Abstract: 

Two fluvial facies associations, braided and ephemeral fluvial, are recognized in strata of the Cambrian–Ordovician Potsdam Group in the Ottawa Embayment and Quebec Basin in northeastern North America. Braided fluvial sedimentation was dominated by the migration of coarse-grained sandy dunes and rare unit bars and local gravels that built up low-relief 0.4–5-m-thick downstream-accreting compound bars in very wide and shallow braided channels. Rare meter-scale confluence scours, incision, and filling of decimeter-thick bypass channels, and thin (≤ 7 cm) overbank deposition also occurred. Ephemeral fluvial sedimentation was dominated by the progradation of lobate terminal splays, most of which were deflated and/or reworked into thin (10–95 cm) sheets by eolian processes during the long recurrence intervals between floods. These strata were locally incised by rare, 0.3–1.9-m-thick scour-filling high-energy supercritical bedform strata and decimeter-thick bypass channels.

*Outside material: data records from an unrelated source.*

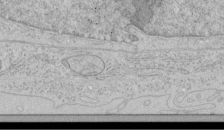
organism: Human
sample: Mitochondria in HCT116 cells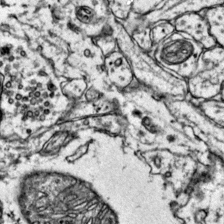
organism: Mouse
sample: Primary visual cortex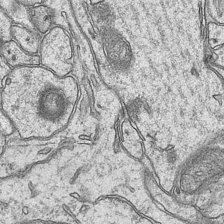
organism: Mouse
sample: CA1 Hippocampus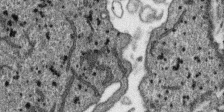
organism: Human
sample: Lung epithelial cells infected with SARS-CoV-2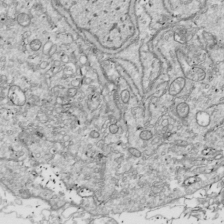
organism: Drosophila
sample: Cell division; meiosis; drosophila spermatocytes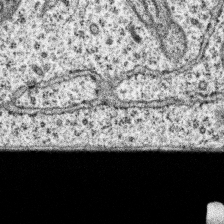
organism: Human
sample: HeLa cells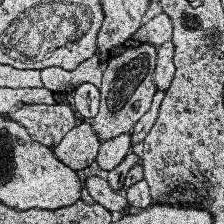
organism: Human
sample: Temporal Lobe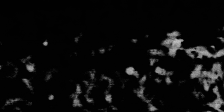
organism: Human
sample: Lung epithelial cells, uninfected (mock) control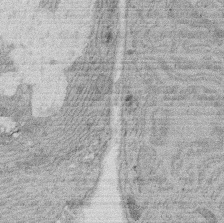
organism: Rat
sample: Salivary granule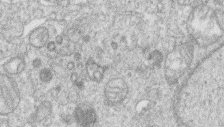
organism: Human
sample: HeLa cell HIV synapse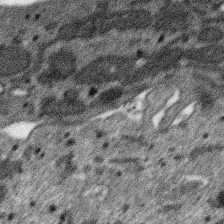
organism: Human
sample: Lung epithelial cells infected with SARS-CoV-2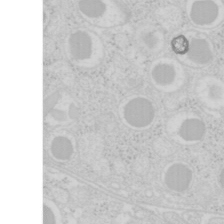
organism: Mouse
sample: Pancreas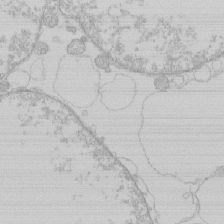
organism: Human
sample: Macrophage cells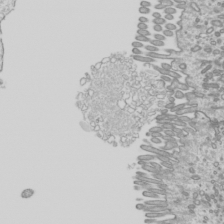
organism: Mouse
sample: Cilia; mouse epididymis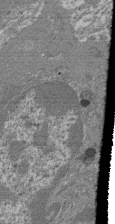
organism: Mouse
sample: Glomerulus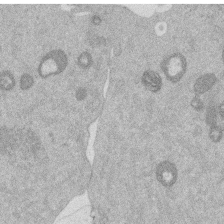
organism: Mouse
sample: Dividing mouse embryo 1 cell stage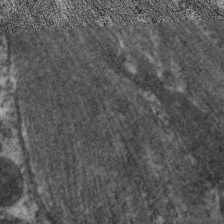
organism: C. elegans
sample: Pharynx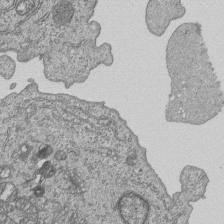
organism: Human
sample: MDA-MB-231 cells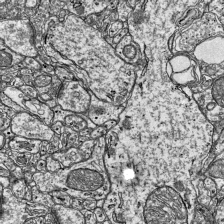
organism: Mouse
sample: Visual Cortex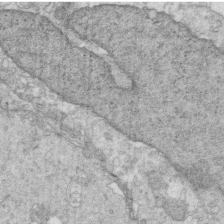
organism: Mouse
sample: Multiciliated cells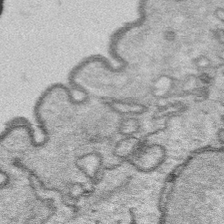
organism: Platynereis dumerilii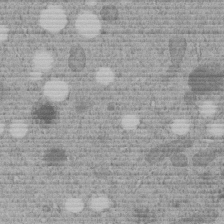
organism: C. elegans
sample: C. elegans embryo early stage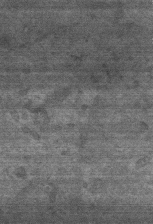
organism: Mouse
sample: Centriole in ependymal cells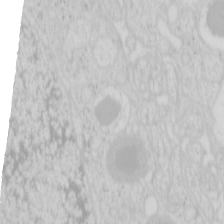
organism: Mouse
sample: Pancreas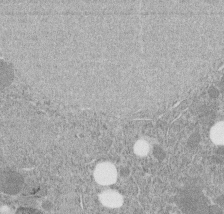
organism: C. elegans
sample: C. elegans embryo early stage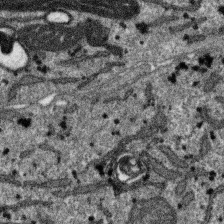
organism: Human
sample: Lung epithelial cells infected with SARS-CoV-2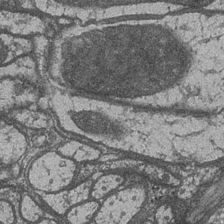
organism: Drosophila
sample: Optic medulla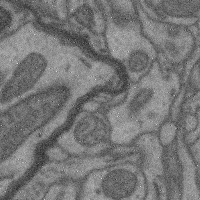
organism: Mouse
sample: Cerebral cortex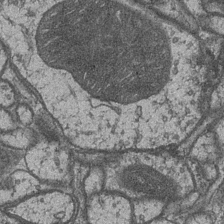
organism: Drosophila
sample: Optic medulla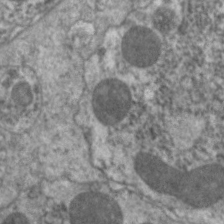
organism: C. elegans
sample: Pharynx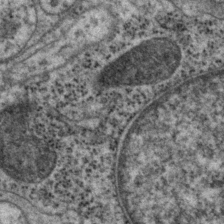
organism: P. pacificus
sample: Pharynx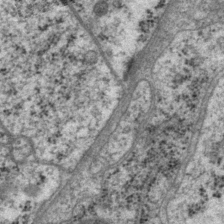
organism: P. pacificus
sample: Pharynx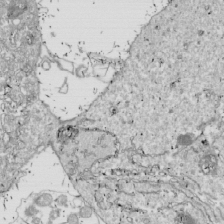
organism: Drosophila
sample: Cell division; meiosis; drosophila spermatocytes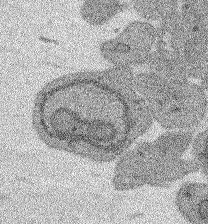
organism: Human
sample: HeLa cells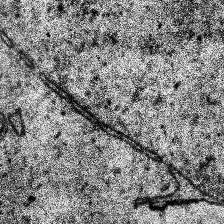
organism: Human
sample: Temporal Lobe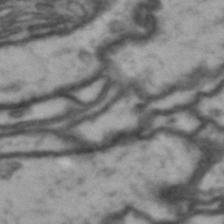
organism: Drosophila
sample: Brain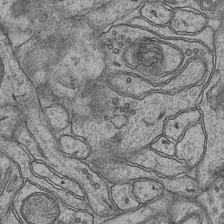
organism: Mouse
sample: CA1 Hippocampus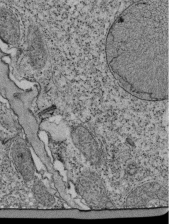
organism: Tetrahymena
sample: Cilia in tetrahymena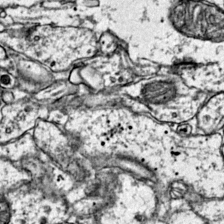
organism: Mouse
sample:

Both braided and ephemeral fluvial deposits consist of meter-scale stacked, high-order stratal units separated by horizontal, laterally extensive surfaces recording the recurring buildup, avulsion, and finally abandonment of channel belts.

In braided fluvial strata of the Potsdam the dominance of thin (≤ 2 m) elongated compound bars with low-relief (≤ 5°) bar margins and internal accretion surfaces (≤ 15°) suggest that braided channels and in-channel compound bars expanded laterally with negligible increase in flow depth during periods of increased discharge in the absence of bank-stabilizing vegetation, similar to other examples of the pre-vegetated “sheet-braided” style. However, in areas where bedrock topography inhibited the lateral expansion of channels, thicker compound braid bars (1.2–3.5 m) with higher-relief accretion surfaces (up to 35°), like those observed in post-Silurian and modern systems, preferentially formed in relatively deep channels. Ephemeral fluvial deposits here are similar to ephemeral examples throughout geologic history in that they mostly comprise poorly confined sheet-like terminal splays that accumulated in topographic lows. However, compared to several post-Silurian examples, strata in the Potsdam exhibit considerably more eolian reworking of splays and preservation of supercritical-bedform strata, a manifestation of greater rates of surface-water infiltration due to a lack of sheltering by rooted plants and propensity for unconfined flooding. Finally, in the upper part of the Potsdam two regional ephemeral fluvial units are interstratified with two braided fluvial units, providing evidence for shifts in regional climate. The sharp, areally extensive surfaces that separate these fluvial systems are interpreted to approximate time lines, and therein provide a means for relative and absolute chronostratigraphic correlation. These changes are correlated with documented Late Cambrian to Earliest Ordovician global climate fluctuations, with semiarid conditions and related ephemeral fluvial systems corresponding to global cooling events at ca. 491 and 487 Ma.